Putting all this together: how can privacy be protected while taking advantage of the potential of ‘big data’?. This is an ethical tension between competing principles or ethical demands: the duties to be reconciled are 1) safeguarding individual rights and 2) improving human welfare.
- This can be understood as a result of polarisation of a moral framework – we focus on the two duties to the individual and society and miss the privacy of groups in the middle
- Ironically, it is the ‘social group’ level that is served by technology
Five related problems:
- Can groups hold rights? (it seems so – e.g. national self-determination)
- If yes, can groups hold a right to privacy?
- When might a group qualify as a privacy holder? (corporate agency is often like this, isn’t it?)
- How does group privacy relate to individual privacy?
- Does respect for individual privacy require respect for the privacy of the group to which the individual belongs? (big data tends to address groups (‘types’) rather than individuals (‘tokens’))
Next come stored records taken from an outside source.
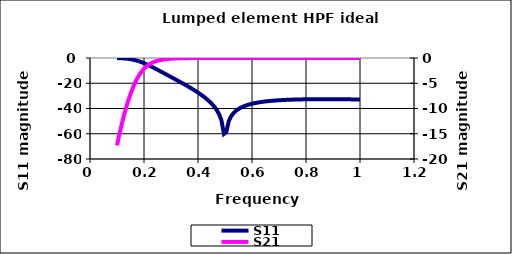
| Category | S11 |
|---|---|
| 0.1 | -0.081 |
| 0.10900000000000001 | -0.137 |
| 0.11800000000000002 | -0.223 |
| 0.12700000000000003 | -0.348 |
| 0.13600000000000004 | -0.524 |
| 0.14500000000000005 | -0.765 |
| 0.15400000000000005 | -1.083 |
| 0.16300000000000006 | -1.487 |
| 0.17200000000000007 | -1.985 |
| 0.18100000000000008 | -2.577 |
| 0.19000000000000009 | -3.259 |
| 0.1990000000000001 | -4.023 |
| 0.2080000000000001 | -4.857 |
| 0.2170000000000001 | -5.748 |
| 0.22600000000000012 | -6.684 |
| 0.23500000000000013 | -7.654 |
| 0.24400000000000013 | -8.647 |
| 0.2530000000000001 | -9.657 |
| 0.2620000000000001 | -10.678 |
| 0.27100000000000013 | -11.706 |
| 0.28000000000000014 | -12.739 |
| 0.28900000000000015 | -13.775 |
| 0.29800000000000015 | -14.814 |
| 0.30700000000000016 | -15.856 |
| 0.31600000000000017 | -16.903 |
| 0.3250000000000002 | -17.956 |
| 0.3340000000000002 | -19.017 |
| 0.3430000000000002 | -20.088 |
| 0.3520000000000002 | -21.174 |
| 0.3610000000000002 | -22.278 |
| 0.3700000000000002 | -23.405 |
| 0.3790000000000002 | -24.561 |
| 0.38800000000000023 | -25.751 |
| 0.39700000000000024 | -26.986 |
| 0.40600000000000025 | -28.275 |
| 0.41500000000000026 | -29.633 |
| 0.42400000000000027 | -31.078 |
| 0.4330000000000003 | -32.635 |
| 0.4420000000000003 | -34.34 |
| 0.4510000000000003 | -36.247 |
| 0.4600000000000003 | -38.442 |
| 0.4690000000000003 | -41.08 |
| 0.4780000000000003 | -44.473 |
| 0.4870000000000003 | -49.449 |
| 0.49600000000000033 | -60.085 |
| 0.5050000000000003 | -58.537 |
| 0.5140000000000003 | -49.977 |
| 0.5230000000000004 | -46.041 |
| 0.5320000000000004 | -43.541 |
| 0.5410000000000004 | -41.75 |
| 0.5500000000000004 | -40.382 |
| 0.5590000000000004 | -39.293 |
| 0.5680000000000004 | -38.402 |
| 0.5770000000000004 | -37.66 |
| 0.5860000000000004 | -37.031 |
| 0.5950000000000004 | -36.492 |
| 0.6040000000000004 | -36.026 |
| 0.6130000000000004 | -35.62 |
| 0.6220000000000004 | -35.264 |
| 0.6310000000000004 | -34.951 |
| 0.6400000000000005 | -34.674 |
| 0.6490000000000005 | -34.429 |
| 0.6580000000000005 | -34.21 |
| 0.6670000000000005 | -34.016 |
| 0.6760000000000005 | -33.843 |
| 0.6850000000000005 | -33.688 |
| 0.6940000000000005 | -33.55 |
| 0.7030000000000005 | -33.427 |
| 0.7120000000000005 | -33.317 |
| 0.7210000000000005 | -33.219 |
| 0.7300000000000005 | -33.131 |
| 0.7390000000000005 | -33.054 |
| 0.7480000000000006 | -32.985 |
| 0.7570000000000006 | -32.925 |
| 0.7660000000000006 | -32.872 |
| 0.7750000000000006 | -32.826 |
| 0.7840000000000006 | -32.786 |
| 0.7930000000000006 | -32.752 |
| 0.8020000000000006 | -32.723 |
| 0.8110000000000006 | -32.699 |
| 0.8200000000000006 | -32.679 |
| 0.8290000000000006 | -32.664 |
| 0.8380000000000006 | -32.652 |
| 0.8470000000000006 | -32.644 |
| 0.8560000000000006 | -32.639 |
| 0.8650000000000007 | -32.637 |
| 0.8740000000000007 | -32.638 |
| 0.8830000000000007 | -32.642 |
| 0.8920000000000007 | -32.648 |
| 0.9010000000000007 | -32.657 |
| 0.9100000000000007 | -32.667 |
| 0.9190000000000007 | -32.68 |
| 0.9280000000000007 | -32.694 |
| 0.9370000000000007 | -32.71 |
| 0.9460000000000007 | -32.728 |
| 0.9550000000000007 | -32.748 |
| 0.9640000000000007 | -32.768 |
| 0.9730000000000008 | -32.79 |
| 0.9820000000000008 | -32.814 |
| 0.9910000000000008 | -32.838 |
| 1.0000000000000007 | -32.864 |

The risks of releasing anonymised large data sets might need some unpacking: the example given was that during the civil war in Cote d’Ivoire (2010-2011) Orange released a large metadata set which gave away strategic information about the position of groups involved in the conflict even though no individuals were identifiable. There is a risk of overlooking group interests by focusing on the privacy of the individual.
There are legal or technological instruments which can be employed to mitigate the possibility of the misuse of big data, but there is no one clear solution at present. Most of the discussion centred upon collective identity and the rights that might be afforded an individual according to groups they have autonomously chosen and those within which they have been categorised. What happens, for example, if a group can take a legal action but one has to prove membership of that group in order to qualify? The risk here is that we move into terra incognito when it comes to the preservation of privacy.
Summary of Discussion
Generally speaking, it’s not enough to simply get institutional ethical approval at the start of a project. Institutional approvals typically focus on protection of individuals rather than groups and research activities can change significantly over the course of a project.
In addition to anonymising data there is a case for making it difficult to reconstruct the entire data set so as to stop others from misuse. Increasingly we don’t even know who learners are (e.g. MOOC) so it’s hard to reasonably predict the potential outcomes of an intervention.